*** Begin section ***

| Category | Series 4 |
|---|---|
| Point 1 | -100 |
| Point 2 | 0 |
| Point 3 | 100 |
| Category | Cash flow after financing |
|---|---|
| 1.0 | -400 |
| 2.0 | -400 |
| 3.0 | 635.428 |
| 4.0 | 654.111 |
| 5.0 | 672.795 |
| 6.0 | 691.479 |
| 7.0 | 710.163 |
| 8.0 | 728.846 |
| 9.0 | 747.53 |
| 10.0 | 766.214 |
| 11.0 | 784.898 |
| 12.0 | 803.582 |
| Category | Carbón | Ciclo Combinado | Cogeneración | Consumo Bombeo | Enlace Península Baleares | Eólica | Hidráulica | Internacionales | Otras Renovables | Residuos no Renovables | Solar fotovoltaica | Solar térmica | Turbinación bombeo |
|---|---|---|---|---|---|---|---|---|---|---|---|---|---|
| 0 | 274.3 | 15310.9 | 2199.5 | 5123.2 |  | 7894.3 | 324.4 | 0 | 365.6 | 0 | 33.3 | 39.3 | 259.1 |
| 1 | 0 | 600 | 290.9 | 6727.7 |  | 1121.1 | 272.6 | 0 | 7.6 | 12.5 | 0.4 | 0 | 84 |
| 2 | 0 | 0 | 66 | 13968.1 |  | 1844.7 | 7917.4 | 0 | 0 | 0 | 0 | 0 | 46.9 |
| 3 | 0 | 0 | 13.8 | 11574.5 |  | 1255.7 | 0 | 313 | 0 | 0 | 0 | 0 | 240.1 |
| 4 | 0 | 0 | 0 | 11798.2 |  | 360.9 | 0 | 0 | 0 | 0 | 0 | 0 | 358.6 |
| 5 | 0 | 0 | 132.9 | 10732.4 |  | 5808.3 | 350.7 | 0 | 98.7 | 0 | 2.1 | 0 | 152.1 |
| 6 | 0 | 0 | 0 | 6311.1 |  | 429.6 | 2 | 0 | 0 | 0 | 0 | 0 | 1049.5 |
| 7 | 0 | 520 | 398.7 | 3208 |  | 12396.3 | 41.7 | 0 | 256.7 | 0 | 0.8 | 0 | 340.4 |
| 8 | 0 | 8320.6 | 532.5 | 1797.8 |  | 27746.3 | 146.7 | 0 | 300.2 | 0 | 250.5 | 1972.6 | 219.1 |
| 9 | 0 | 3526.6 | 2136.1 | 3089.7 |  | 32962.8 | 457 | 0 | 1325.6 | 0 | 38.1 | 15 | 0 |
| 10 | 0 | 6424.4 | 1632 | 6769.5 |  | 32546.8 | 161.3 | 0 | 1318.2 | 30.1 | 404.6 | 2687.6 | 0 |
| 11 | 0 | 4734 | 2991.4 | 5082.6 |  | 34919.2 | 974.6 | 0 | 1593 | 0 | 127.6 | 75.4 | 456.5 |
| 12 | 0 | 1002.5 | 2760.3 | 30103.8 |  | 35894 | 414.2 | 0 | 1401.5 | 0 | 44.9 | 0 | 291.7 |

*** End section ***
*** Begin section ***

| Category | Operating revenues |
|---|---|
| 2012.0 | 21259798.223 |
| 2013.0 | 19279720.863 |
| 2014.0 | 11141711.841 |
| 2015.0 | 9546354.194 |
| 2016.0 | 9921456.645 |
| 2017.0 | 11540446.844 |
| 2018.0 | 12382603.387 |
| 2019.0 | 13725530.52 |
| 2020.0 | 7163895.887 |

*** End section ***

• Exercise goal
Given the data above, transcribe exactly the lines from the one containing "Operating revenues |" down to the one containing "2020.0 | 7163895.887 |", and no others.

• Expected output
| Category | Operating revenues |
|---|---|
| 2012.0 | 21259798.223 |
| 2013.0 | 19279720.863 |
| 2014.0 | 11141711.841 |
| 2015.0 | 9546354.194 |
| 2016.0 | 9921456.645 |
| 2017.0 | 11540446.844 |
| 2018.0 | 12382603.387 |
| 2019.0 | 13725530.52 |
| 2020.0 | 7163895.887 |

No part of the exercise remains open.